2. Start the external migration to a file
   virsh qemu-monitor-command <domain> --hmp migrate exec:'cat > ./vm_state'

3. Wait for the migration finish and check that the migration has completed.
state.

Andrey Gruzdev (7):
  Introduce 'track-writes-ram' migration capability.
  Introduced UFFD-WP low-level interface helpers. Implemented support
    for the whole RAM block memory protection/un-protection.
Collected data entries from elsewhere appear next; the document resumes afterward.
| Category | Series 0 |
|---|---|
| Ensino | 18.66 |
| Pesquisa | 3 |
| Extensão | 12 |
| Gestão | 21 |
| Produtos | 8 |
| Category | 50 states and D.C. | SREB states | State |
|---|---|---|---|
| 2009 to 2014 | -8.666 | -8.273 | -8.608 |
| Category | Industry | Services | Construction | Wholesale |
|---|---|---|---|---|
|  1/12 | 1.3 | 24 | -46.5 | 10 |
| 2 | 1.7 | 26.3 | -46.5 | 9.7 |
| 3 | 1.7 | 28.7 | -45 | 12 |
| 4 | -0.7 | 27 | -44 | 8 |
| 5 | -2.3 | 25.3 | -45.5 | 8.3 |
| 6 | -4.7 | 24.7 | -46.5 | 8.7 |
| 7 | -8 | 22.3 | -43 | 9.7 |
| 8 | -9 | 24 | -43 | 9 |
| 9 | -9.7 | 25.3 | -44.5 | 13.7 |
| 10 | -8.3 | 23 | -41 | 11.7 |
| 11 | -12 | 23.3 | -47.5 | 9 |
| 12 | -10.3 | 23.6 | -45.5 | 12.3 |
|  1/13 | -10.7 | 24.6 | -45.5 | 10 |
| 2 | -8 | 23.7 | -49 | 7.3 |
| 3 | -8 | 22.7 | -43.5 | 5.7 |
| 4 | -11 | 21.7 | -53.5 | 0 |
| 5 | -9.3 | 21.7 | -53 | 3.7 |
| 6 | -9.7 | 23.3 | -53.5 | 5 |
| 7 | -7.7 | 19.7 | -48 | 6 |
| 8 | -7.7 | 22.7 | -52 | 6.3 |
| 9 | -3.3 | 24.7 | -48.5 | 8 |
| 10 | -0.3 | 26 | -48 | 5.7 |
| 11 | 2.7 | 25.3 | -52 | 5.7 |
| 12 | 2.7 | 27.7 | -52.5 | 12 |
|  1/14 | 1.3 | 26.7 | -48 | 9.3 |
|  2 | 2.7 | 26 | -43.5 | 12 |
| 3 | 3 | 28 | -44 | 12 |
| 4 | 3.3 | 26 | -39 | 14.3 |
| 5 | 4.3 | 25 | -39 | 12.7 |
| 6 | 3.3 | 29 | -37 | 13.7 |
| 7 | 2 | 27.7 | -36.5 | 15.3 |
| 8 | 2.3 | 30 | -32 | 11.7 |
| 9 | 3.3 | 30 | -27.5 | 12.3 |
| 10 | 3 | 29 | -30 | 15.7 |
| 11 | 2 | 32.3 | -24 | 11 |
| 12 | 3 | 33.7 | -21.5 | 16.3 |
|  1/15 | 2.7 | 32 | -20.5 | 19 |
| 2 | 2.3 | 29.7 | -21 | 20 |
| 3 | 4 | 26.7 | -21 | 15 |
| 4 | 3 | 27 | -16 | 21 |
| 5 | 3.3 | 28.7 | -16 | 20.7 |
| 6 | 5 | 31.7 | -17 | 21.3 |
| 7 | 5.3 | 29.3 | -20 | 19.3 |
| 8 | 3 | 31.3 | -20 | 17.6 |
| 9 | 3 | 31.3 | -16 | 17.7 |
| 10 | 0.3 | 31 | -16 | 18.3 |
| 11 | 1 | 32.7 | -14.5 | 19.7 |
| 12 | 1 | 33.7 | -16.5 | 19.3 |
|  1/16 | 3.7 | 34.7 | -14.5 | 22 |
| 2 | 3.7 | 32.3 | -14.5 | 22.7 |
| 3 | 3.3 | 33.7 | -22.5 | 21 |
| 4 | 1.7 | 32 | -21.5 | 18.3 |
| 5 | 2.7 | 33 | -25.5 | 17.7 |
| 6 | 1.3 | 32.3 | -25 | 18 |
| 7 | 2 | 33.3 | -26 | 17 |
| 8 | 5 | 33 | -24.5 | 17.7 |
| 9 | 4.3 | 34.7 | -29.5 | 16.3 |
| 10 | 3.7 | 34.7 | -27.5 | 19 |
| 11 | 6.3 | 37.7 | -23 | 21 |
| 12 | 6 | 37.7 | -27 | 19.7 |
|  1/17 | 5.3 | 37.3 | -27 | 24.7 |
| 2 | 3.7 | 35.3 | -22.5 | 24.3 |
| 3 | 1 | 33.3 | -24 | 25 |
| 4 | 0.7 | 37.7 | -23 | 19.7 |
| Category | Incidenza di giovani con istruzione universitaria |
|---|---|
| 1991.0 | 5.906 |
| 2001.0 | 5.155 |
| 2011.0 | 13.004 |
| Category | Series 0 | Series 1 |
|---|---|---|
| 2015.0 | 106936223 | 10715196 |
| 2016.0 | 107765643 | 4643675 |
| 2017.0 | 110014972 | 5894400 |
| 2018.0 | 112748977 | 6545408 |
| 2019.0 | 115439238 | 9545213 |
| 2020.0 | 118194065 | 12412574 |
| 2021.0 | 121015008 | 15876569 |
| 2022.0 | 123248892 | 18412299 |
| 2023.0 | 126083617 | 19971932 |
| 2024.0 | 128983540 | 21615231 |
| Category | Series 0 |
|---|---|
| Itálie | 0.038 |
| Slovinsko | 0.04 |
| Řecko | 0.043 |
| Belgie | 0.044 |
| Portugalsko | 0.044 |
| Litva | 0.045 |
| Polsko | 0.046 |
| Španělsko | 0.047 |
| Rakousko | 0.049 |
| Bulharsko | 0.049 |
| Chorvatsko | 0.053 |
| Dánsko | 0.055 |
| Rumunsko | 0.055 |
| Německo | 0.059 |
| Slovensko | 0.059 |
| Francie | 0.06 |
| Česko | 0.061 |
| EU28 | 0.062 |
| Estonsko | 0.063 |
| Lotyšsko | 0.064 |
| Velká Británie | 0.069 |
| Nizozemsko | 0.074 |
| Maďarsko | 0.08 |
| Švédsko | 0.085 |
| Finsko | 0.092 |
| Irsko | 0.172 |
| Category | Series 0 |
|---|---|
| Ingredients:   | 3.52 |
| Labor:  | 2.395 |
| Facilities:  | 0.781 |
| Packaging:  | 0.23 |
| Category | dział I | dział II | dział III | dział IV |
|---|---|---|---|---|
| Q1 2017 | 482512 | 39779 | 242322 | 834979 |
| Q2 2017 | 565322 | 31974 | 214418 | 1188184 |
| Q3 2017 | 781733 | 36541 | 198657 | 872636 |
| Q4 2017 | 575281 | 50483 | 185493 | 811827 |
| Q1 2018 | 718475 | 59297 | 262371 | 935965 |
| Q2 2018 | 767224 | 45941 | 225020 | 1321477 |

Higher
    level ram_write_tracking_start() and ram_write_tracking_stop() to
    start/stop tracking memory writes on the whole VM memory.
  Support UFFD write fault processing in ram_save_iterate().
  Implementation of write-tracking migration thread.
  Implementation of vm_start() BH.
  The rest of write tracking migration code.
  Introduced simple linear scan rate limiting mechanism for write
    tracking migration.

 include/exec/memory.h |   7 +
 migration/migration.c | 338 +++++++++++++++++++++++++++++++-
 migration/migration.h |   4 +
 migration/ram.c       | 439 +++++++++++++++++++++++++++++++++++++++++-
 migration/ram.h       |   4 +
 migration/savevm.c    |   1 -
 migration/savevm.h    |   2 +
 qapi/migration.json   |   7 +-
 8 files changed, 790 insertions(+), 12 deletions(-)

-- 
2.25.1


Re: [PATCH v2 0/7] UFFD write-tracking migration/snapshots
Posted by Eric Blake 3 years, 4 months ago
On 11/18/20 7:20 AM, Andrey Gruzdev wrote:
> Currently the only way to make (external) live VM snapshot is using existing
> dirty page logging migration mechanism. The main problem is that it tends to
> produce a lot of page duplicates while running VM goes on updating already
> saved pages. That leads to the fact that vmstate image size is commonly several
> times bigger then non-zero part of virtual machine's RSS. Time required to
> converge RAM migration and the size of snapshot image severely depend on the
> guest memory write rate, sometimes resulting in unacceptably long snapshot
> creation time and huge image size.
> 
> This series propose a way to solve the aforementioned problems. This is done
> by using different RAM migration mechanism based on UFFD write protection
> management introduced in v5.7 kernel. The migration strategy is to 'freeze'
> guest RAM content using write-protection and iteratively release protection
> for memory ranges that have already been saved to the migration stream.
> At the same time we read in pending UFFD write fault events and save those
> pages out-of-order with higher priority.
> 
> How to use:
> 1. Enable write-tracking migration capability
>    virsh qemu-monitor-command <domain> --hmp migrate_set_capability.
> track-writes-ram on
> 
> 2. Start the external migration to a file
>    virsh qemu-monitor-command <domain> --hmp migrate exec:'cat > ./vm_state'
> 
> 3. Wait for the migration finish and check that the migration has completed.
> state.
> 
> Andrey Gruzdev (7):
>   Introduce 'track-writes-ram' migration capability.
>   Introduced UFFD-WP low-level interface helpers. Implemented support
>     for the whole RAM block memory protection/un-protection. Higher
>     level ram_write_tracking_start() and ram_write_tracking_stop() to
>     start/stop tracking memory writes on the whole VM memory.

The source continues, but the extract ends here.